* [Supplied records]:

= Beginning of Section =

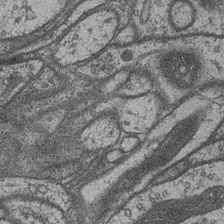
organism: Drosophila
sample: Optic medulla
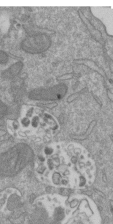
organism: Mouse
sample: ED-1 cell nuclei; centrioles
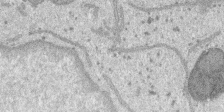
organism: Human
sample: Lung epithelial cells infected with SARS-CoV-2
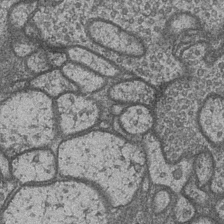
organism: Drosophila
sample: Optic medulla
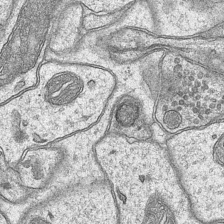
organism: Mouse
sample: CA1 Hippocampus
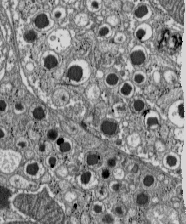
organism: C57BL Mouse
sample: Pancreatic islet
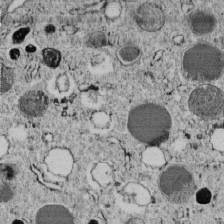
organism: C. elegans
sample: C. elegans embryo early stage
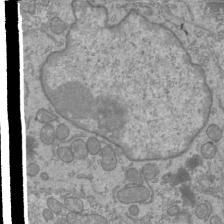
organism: Mouse
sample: Cilia; mouse epididymis
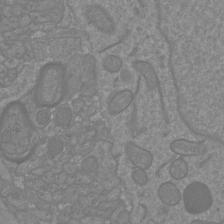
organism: Mouse
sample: Cortical neurons
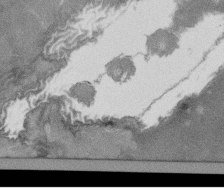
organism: Tetrahymena
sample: Cilia in tetrahymena
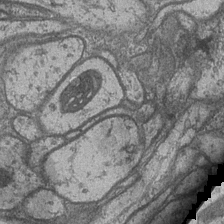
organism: Drosophila
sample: Optic medulla
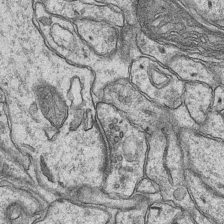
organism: Mouse
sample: CA1 Hippocampus
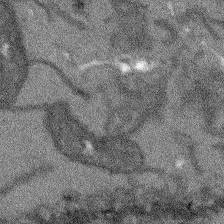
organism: Arabidopsis thaliana
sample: Root tip
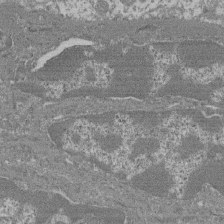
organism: Mouse
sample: Glomerulus
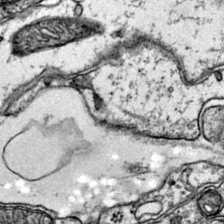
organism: Mouse
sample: Primary visual cortex
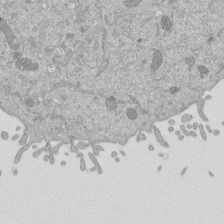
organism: Mouse
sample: ED-1 cell nuclei; centrioles
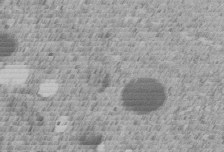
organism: C. elegans
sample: C. elegans embryo early stage
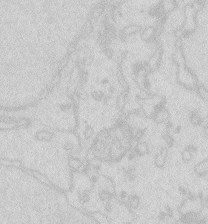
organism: Zebrafish
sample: Macrophage
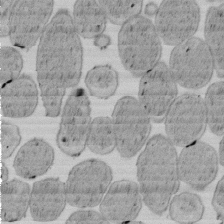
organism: E. coli
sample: Bacterial nucleoid
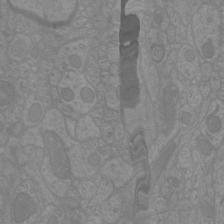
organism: Mouse
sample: Cortical neurons
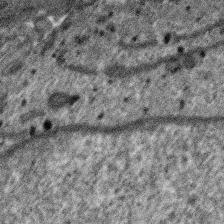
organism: Human
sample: Lung epithelial cells infected with SARS-CoV-2
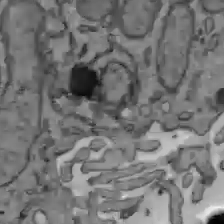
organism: C57BL Mouse
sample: Liver
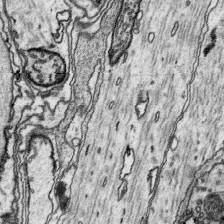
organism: Platynereis dumerilii
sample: Parapodia
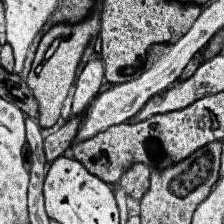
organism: Human
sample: Temporal Lobe
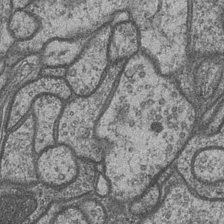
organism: Drosophila
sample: Optic medulla
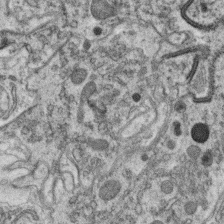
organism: C. elegans
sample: C. elegans oocyte; sperm cells
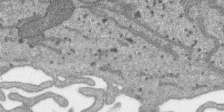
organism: Human
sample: Lung epithelial cells infected with SARS-CoV-2
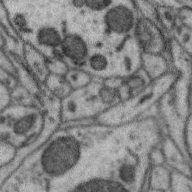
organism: Zebra finch
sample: Brain
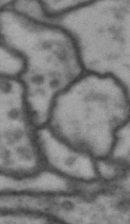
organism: Drosophila
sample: Brain
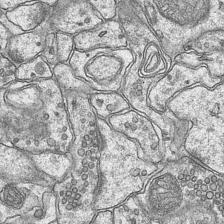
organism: Mouse
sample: CA1 Hippocampus
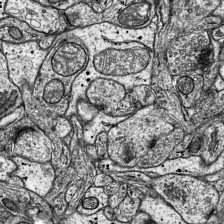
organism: Mouse
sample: Visual Cortex
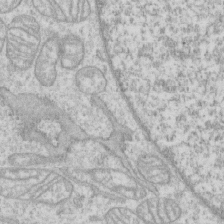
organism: Human
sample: CRL-1474
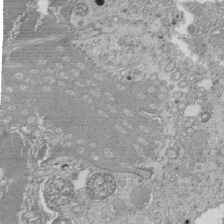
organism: Tetrahymena
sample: Cilia in tetrahymena
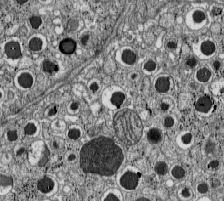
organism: C57BL Mouse
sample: Pancreatic islet
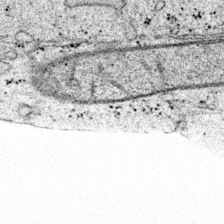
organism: Human
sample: HeLa cells
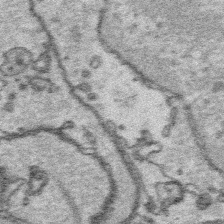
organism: Platynereis dumerilii
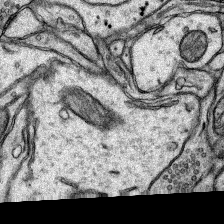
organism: Rat
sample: Hippocampus
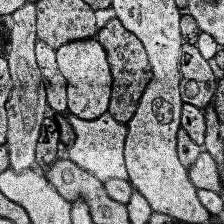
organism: Human
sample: Temporal Lobe
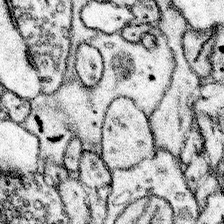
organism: Mouse
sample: Somatosensory cortex neuropil
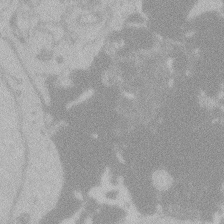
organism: Zebrafish
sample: Macrophage infected with Toxoplasma gondii
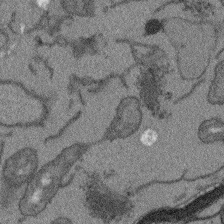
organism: Arabidopsis thaliana
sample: Root tip
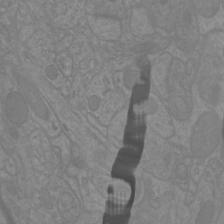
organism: Mouse
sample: Cortical neurons
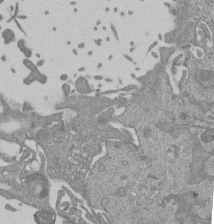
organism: Mouse
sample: ED-1 cell nuclei; centrioles
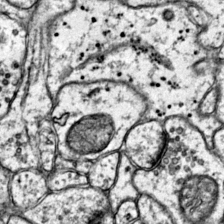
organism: Mouse
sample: Primary visual cortex
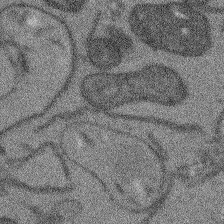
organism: Arabidopsis thaliana
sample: Root tip
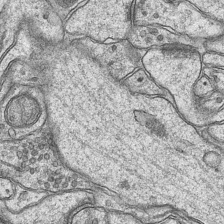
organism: Mouse
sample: CA1 Hippocampus
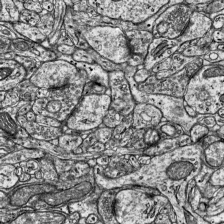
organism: Mouse
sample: Visual Cortex
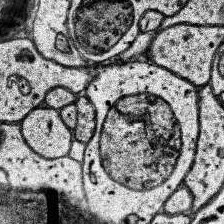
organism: Human
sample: Temporal Lobe
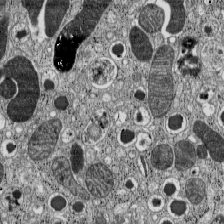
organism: C57BL Mouse
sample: Pancreatic islet
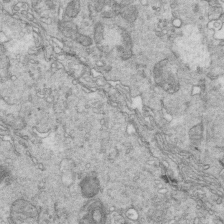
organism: Mouse
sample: Multiciliated cells
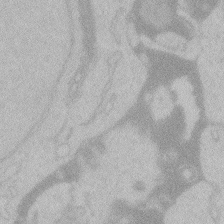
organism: Zebrafish
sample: Macrophage infected with Toxoplasma gondii
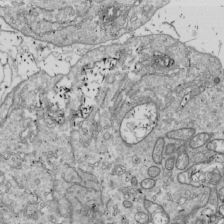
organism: Drosophila
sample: Cell division; meiosis; drosophila spermatocytes
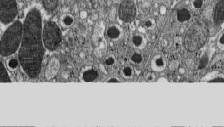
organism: C57BL Mouse
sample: Pancreatic islet
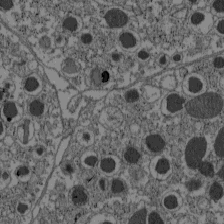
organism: C57BL Mouse
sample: Pancreatic islet
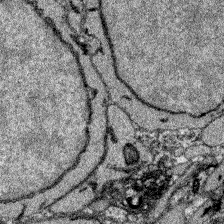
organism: Zebrafish
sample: Larval olfactory bulb
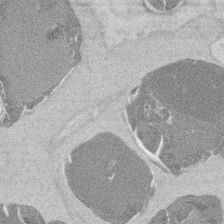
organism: Mouse
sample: T cell stromal cell synapse
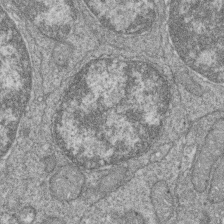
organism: Zebrafish
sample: Cilia; retinal pigment epithelium
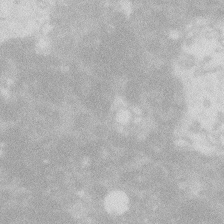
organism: Zebrafish
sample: Macrophage
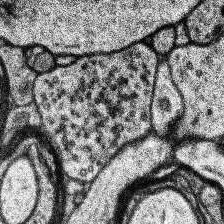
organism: Human
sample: Temporal Lobe
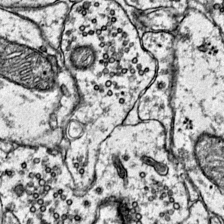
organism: Mouse
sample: Primary visual cortex
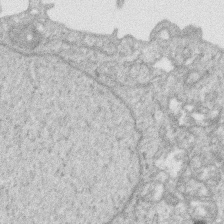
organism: Human
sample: HeLa cell HIV synapse
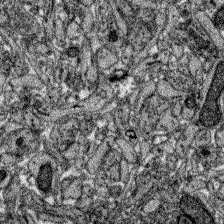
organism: Zebrafish
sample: Larval olfactory bulb
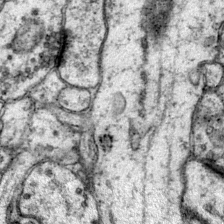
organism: Mouse
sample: Primary visual cortex
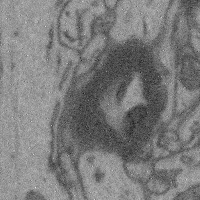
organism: Mouse
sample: Cerebral cortex
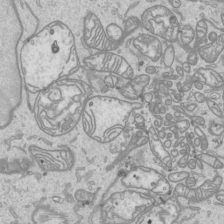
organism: Human
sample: Mitochondria in HCT116 cells
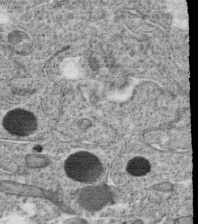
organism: C. elegans
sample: C. elegans oocyte; sperm cells
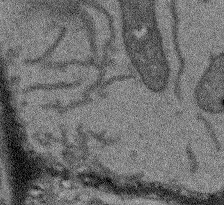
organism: Arabidopsis thaliana
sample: Root tip
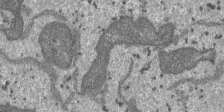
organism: Human
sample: Lung epithelial cells infected with SARS-CoV-2
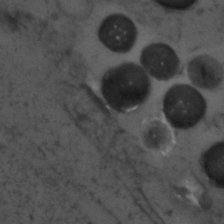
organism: Zebrafish
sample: Zebrafish embryo
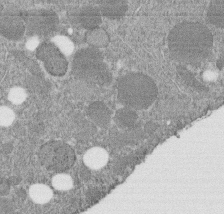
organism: C. elegans
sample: C. elegans embryo early stage
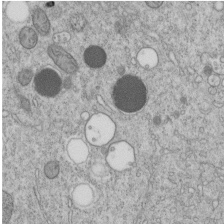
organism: C. elegans
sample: C. elegans embryo early stage
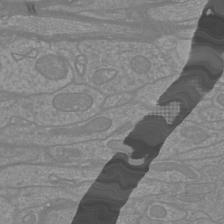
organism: Mouse
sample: Cortical neurons
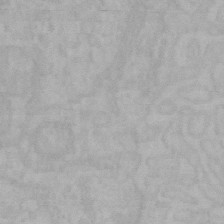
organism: Mouse
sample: Choroid plexus
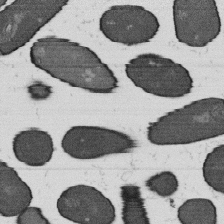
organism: B. subtilis
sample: Bacterial spore
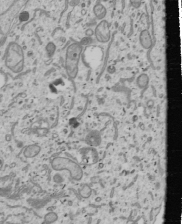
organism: Human
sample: Mitochondria in U2OS cells
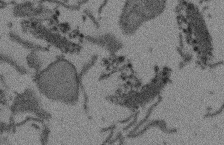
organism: Arabidopsis thaliana
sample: Root tip
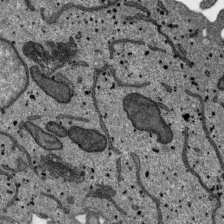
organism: Human
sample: Lung epithelial cells, uninfected (mock) control
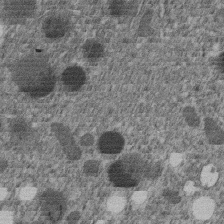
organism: C. elegans
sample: C. elegans embryo early stage
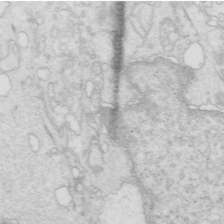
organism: Mouse
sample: Multiciliated cells
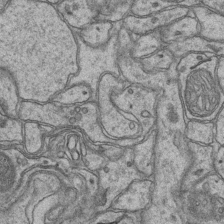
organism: Mouse
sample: CA1 Hippocampus
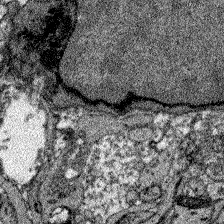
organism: Zebrafish
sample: Larval olfactory bulb
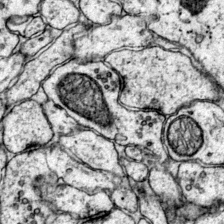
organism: Mouse
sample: Primary visual cortex
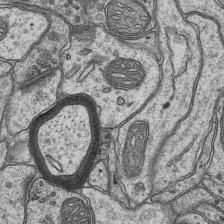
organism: Mouse
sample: CA1 Hippocampus
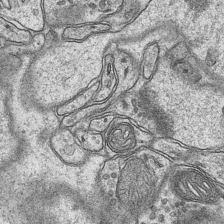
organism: Mouse
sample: CA1 Hippocampus
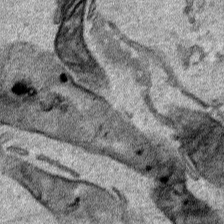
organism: Human
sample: Mitochondria in HCT116 cells
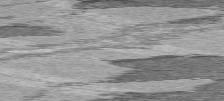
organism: C57BL Mouse
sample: Heart
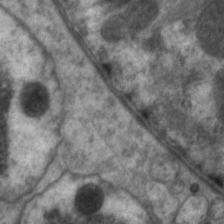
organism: C. elegans
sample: Pharynx
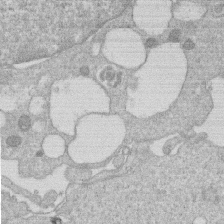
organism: Human
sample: Macrophage cells
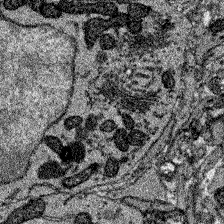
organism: Zebrafish
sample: Larval olfactory bulb
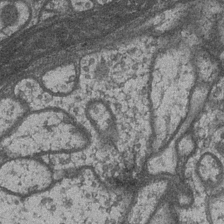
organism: Drosophila
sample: Optic medulla
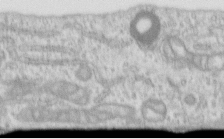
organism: Human
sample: Centriole in RPE cells
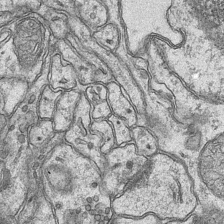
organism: Mouse
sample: CA1 Hippocampus
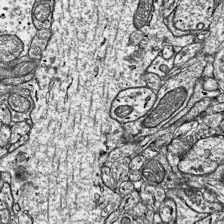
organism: Mouse
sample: Visual Cortex
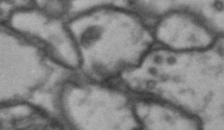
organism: Drosophila
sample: Brain
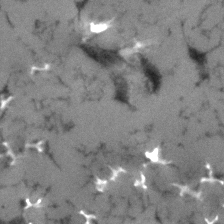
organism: Human
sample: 1205lu cells
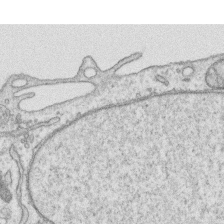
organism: Human
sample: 1205lu cells
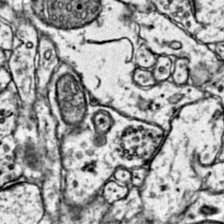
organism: Mouse
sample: Primary visual cortex
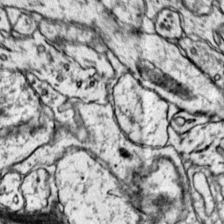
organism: Mouse
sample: Primary visual cortex
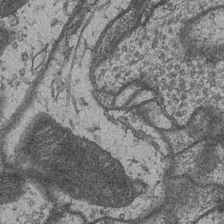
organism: Drosophila
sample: Optic medulla
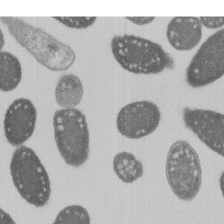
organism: E. coli
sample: Bacterial nucleoid
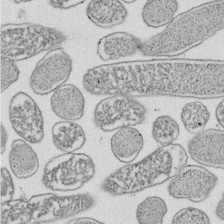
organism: E. coli
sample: Bacterial nucleoid
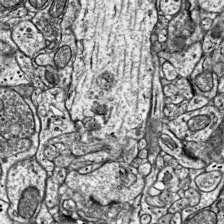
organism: Mouse
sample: Visual Cortex
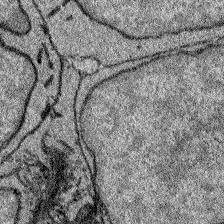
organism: Zebrafish
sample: Larval olfactory bulb
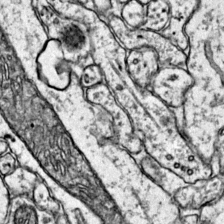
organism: Mouse
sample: Primary visual cortex
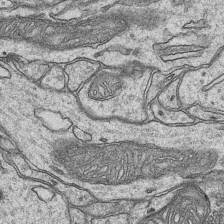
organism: Mouse
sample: CA1 Hippocampus
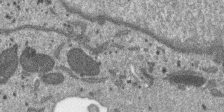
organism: Human
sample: Lung epithelial cells infected with SARS-CoV-2
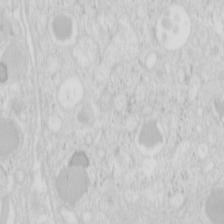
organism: Mouse
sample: Pancreas
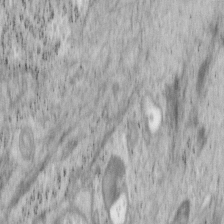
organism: Human
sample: HeLa cells
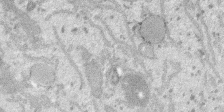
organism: Human
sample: Lung epithelial cells infected with SARS-CoV-2
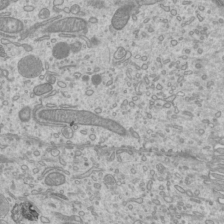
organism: Mouse
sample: Cilia; mouse epididymis
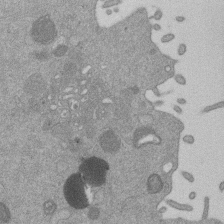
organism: Mouse
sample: Dividing mouse embryo 1 cell stage
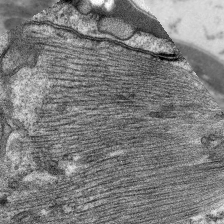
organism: C. elegans
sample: Pharynx
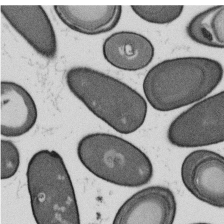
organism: B. subtilis
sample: Bacterial spore
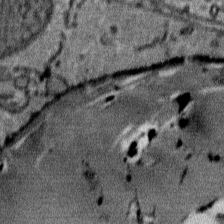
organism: Mouse
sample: Mouse Salivary gland
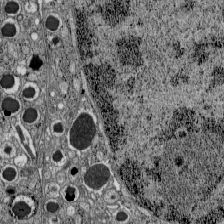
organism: C57BL Mouse
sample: Pancreatic islet
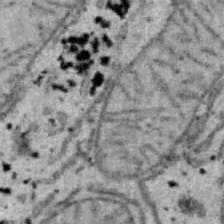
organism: Mouse
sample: Liver from an obese (ob/ob) mouse
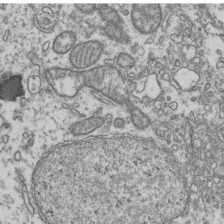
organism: Human
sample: Activated Jurkat CD4+ T cells
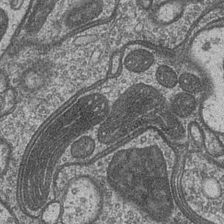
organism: Drosophila
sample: Optic medulla
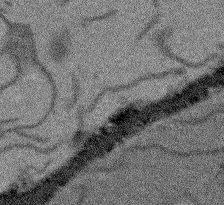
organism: Arabidopsis thaliana
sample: Root tip
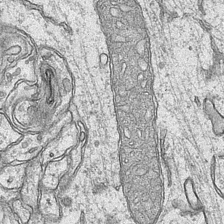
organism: Mouse
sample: CA1 Hippocampus
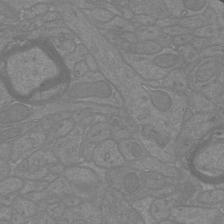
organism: Mouse
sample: Cortical neurons
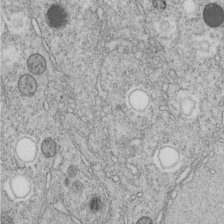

= End of Section =

For this exercise, write out the listing verbatim and leave every image out.

organism: Drosophila
sample: Optic medulla
organism: Mouse
sample: ED-1 cell nuclei; centrioles
organism: Human
sample: Lung epithelial cells infected with SARS-CoV-2
organism: Drosophila
sample: Optic medulla
organism: Mouse
sample: CA1 Hippocampus
organism: C57BL Mouse
sample: Pancreatic islet
organism: C. elegans
sample: C. elegans embryo early stage
organism: Mouse
sample: Cilia; mouse epididymis
organism: Mouse
sample: Cortical neurons
organism: Tetrahymena
sample: Cilia in tetrahymena
organism: Drosophila
sample: Optic medulla
organism: Mouse
sample: CA1 Hippocampus
organism: Arabidopsis thaliana
sample: Root tip
organism: Mouse
sample: Glomerulus
organism: Mouse
sample: Primary visual cortex
organism: Mouse
sample: ED-1 cell nuclei; centrioles
organism: C. elegans
sample: C. elegans embryo early stage
organism: Zebrafish
sample: Macrophage
organism: E. coli
sample: Bacterial nucleoid
organism: Mouse
sample: Cortical neurons
organism: Human
sample: Lung epithelial cells infected with SARS-CoV-2
organism: C57BL Mouse
sample: Liver
organism: Platynereis dumerilii
sample: Parapodia
organism: Human
sample: Temporal Lobe
organism: Drosophila
sample: Optic medulla
organism: C. elegans
sample: C. elegans oocyte; sperm cells
organism: Human
sample: Lung epithelial cells infected with SARS-CoV-2
organism: Zebra finch
sample: Brain
organism: Drosophila
sample: Brain
organism: Mouse
sample: CA1 Hippocampus
organism: Mouse
sample: Visual Cortex
organism: Human
sample: CRL-1474
organism: Tetrahymena
sample: Cilia in tetrahymena
organism: C57BL Mouse
sample: Pancreatic islet
organism: Human
sample: HeLa cells
organism: Platynereis dumerilii
organism: Rat
sample: Hippocampus
organism: Human
sample: Temporal Lobe
organism: Mouse
sample: Somatosensory cortex neuropil
organism: Zebrafish
sample: Macrophage infected with Toxoplasma gondii
organism: Arabidopsis thaliana
sample: Root tip
organism: Mouse
sample: Cortical neurons
organism: Mouse
sample: ED-1 cell nuclei; centrioles
organism: Mouse
sample: Primary visual cortex
organism: Arabidopsis thaliana
sample: Root tip
organism: Mouse
sample: CA1 Hippocampus
organism: Mouse
sample: Visual Cortex
organism: Human
sample: Temporal Lobe
organism: C57BL Mouse
sample: Pancreatic islet
organism: Mouse
sample: Multiciliated cells
organism: Zebrafish
sample: Macrophage infected with Toxoplasma gondii
organism: Drosophila
sample: Cell division; meiosis; drosophila spermatocytes
organism: C57BL Mouse
sample: Pancreatic islet
organism: C57BL Mouse
sample: Pancreatic islet
organism: Zebrafish
sample: Larval olfactory bulb
organism: Mouse
sample: T cell stromal cell synapse
organism: Zebrafish
sample: Cilia; retinal pigment epithelium
organism: Zebrafish
sample: Macrophage
organism: Human
sample: Temporal Lobe
organism: Mouse
sample: Primary visual cortex
organism: Human
sample: HeLa cell HIV synapse
organism: Zebrafish
sample: Larval olfactory bulb
organism: Mouse
sample: Primary visual cortex
organism: Mouse
sample: Cerebral cortex
organism: Human
sample: Mitochondria in HCT116 cells
organism: C. elegans
sample: C. elegans oocyte; sperm cells
organism: Arabidopsis thaliana
sample: Root tip
organism: Human
sample: Lung epithelial cells infected with SARS-CoV-2
organism: Zebrafish
sample: Zebrafish embryo
organism: C. elegans
sample: C. elegans embryo early stage
organism: C. elegans
sample: C. elegans embryo early stage
organism: Mouse
sample: Cortical neurons
organism: Mouse
sample: Choroid plexus
organism: B. subtilis
sample: Bacterial spore
organism: Human
sample: Mitochondria in U2OS cells
organism: Arabidopsis thaliana
sample: Root tip
organism: Human
sample: Lung epithelial cells, uninfected (mock) control
organism: C. elegans
sample: C. elegans embryo early stage
organism: Mouse
sample: Multiciliated cells
organism: Mouse
sample: CA1 Hippocampus
organism: Zebrafish
sample: Larval olfactory bulb
organism: Mouse
sample: Primary visual cortex
organism: Mouse
sample: CA1 Hippocampus
organism: Mouse
sample: CA1 Hippocampus
organism: Human
sample: Mitochondria in HCT116 cells
organism: C57BL Mouse
sample: Heart
organism: C. elegans
sample: Pharynx
organism: Human
sample: Macrophage cells
organism: Zebrafish
sample: Larval olfactory bulb
organism: Drosophila
sample: Optic medulla
organism: Human
sample: Centriole in RPE cells
organism: Mouse
sample: CA1 Hippocampus
organism: Mouse
sample: Visual Cortex
organism: Drosophila
sample: Brain
organism: Human
sample: 1205lu cells
organism: Human
sample: 1205lu cells
organism: Mouse
sample: Primary visual cortex
organism: Mouse
sample: Primary visual cortex
organism: Drosophila
sample: Optic medulla
organism: E. coli
sample: Bacterial nucleoid
organism: E. coli
sample: Bacterial nucleoid
organism: Mouse
sample: Visual Cortex
organism: Zebrafish
sample: Larval olfactory bulb
organism: Mouse
sample: Primary visual cortex
organism: Mouse
sample: CA1 Hippocampus
organism: Human
sample: Lung epithelial cells infected with SARS-CoV-2
organism: Mouse
sample: Pancreas
organism: Human
sample: HeLa cells
organism: Human
sample: Lung epithelial cells infected with SARS-CoV-2
organism: Mouse
sample: Cilia; mouse epididymis
organism: Mouse
sample: Dividing mouse embryo 1 cell stage
organism: C. elegans
sample: Pharynx
organism: B. subtilis
sample: Bacterial spore
organism: Mouse
sample: Mouse Salivary gland
organism: C57BL Mouse
sample: Pancreatic islet
organism: Mouse
sample: Liver from an obese (ob/ob) mouse
organism: Human
sample: Activated Jurkat CD4+ T cells
organism: Drosophila
sample: Optic medulla
organism: Arabidopsis thaliana
sample: Root tip
organism: Mouse
sample: CA1 Hippocampus
organism: Mouse
sample: Cortical neurons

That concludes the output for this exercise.